The web app is called `game_api.py` in the folder. The code above shows some of the implementation processes. The `game_api.py` contains three main event. To process this, the `mobile app` makes an `API` call to the `web-based API server` with any of the following calls

   1. `default responses:`
        This returns a default response "This is the default response "
    
   2. `purchase_a_sword:`
        This api is called when the user want to purchase a sword. It ruturns "Sword purchased"
    
   3. `join_a_guild:`
       This is called when a user want to join a guild. It returns "Joined a Guild"
   
 In creating our web-based application, we import `Flask` class and create an instance of class called `app = Flask(__name__)`. We also import `KafkaProducer` to read from kafka using bootstrap.servers configuration to connect to `kafka:29092.` Next, we defined a function `log_to_kafka` to log events to kafka, update event header and use the `send` to send event to kafka `producer` and dump event to `json`before we log it kafka.
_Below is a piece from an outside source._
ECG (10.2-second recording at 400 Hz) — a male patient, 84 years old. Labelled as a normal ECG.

Encoded with `encode()` for UTF8.  The `route()` decorator tells `Flask` what `url` should trigger the function.

### Streaming Set up

First thing we need to do is getting our set up ready to stream events. To do this, we file

   _1. ab.sh_
   
   _2. guild_sword_stream.py_

### ab.sh:

The `ab.sh` file uses `mids` container with `apache bench` denoted as `ab` to generate data. In the code example below, we are simply using `ab` to generate `150` purchases events from `user1` using a localhost:5000. The `.sh` script controls how we want our events to run during streaming.

In [None]:
docker-compose exec mids ab -n 150 -H "Host:user1.comcast.com" http://localhost:5000/purchase_a_sword
docker-compose exec mids ab -n 10 -H "Host: user1.comcast.com" http://localhost:5000/join_guild

### guild_sword_stream.py

The `guild_sword_stream.py` is used to define events schema, filter out events of interest and load into a `json` file and send to spark to extract events and write it into `HDFS`. Let's look at it in details to understand how different pieces contribute to the overall streaming process.
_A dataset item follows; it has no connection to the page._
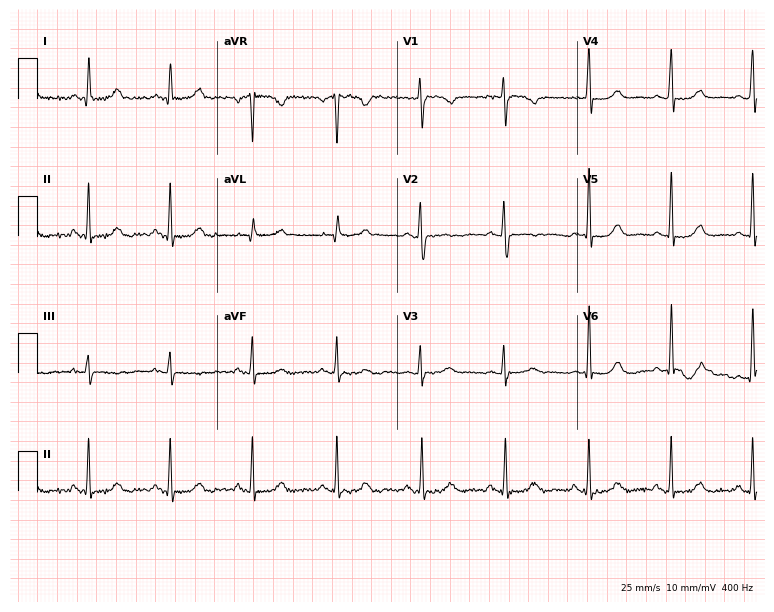
Electrocardiogram (7.3-second recording at 400 Hz), a female patient, 49 years old. Of the six screened findings (first-degree AV block, right bundle branch block, left bundle branch block, sinus bradycardia, atrial fibrillation, sinus tachycardia), none is recorded. Findings outside these six are not listed.

This extracted events is now fed to streaming mode as request comes in. Here, because our client is only interested in `sword purchases and join guild`, only these two would be filtered. These filtered events is `cast` to string. The `CAST()` function converts a value (of any type) into a specified datatype. In this case, we are converting value from the root to string. Finally,we `write` the stream events to `HDFS` using a processing time of `10 seconds`.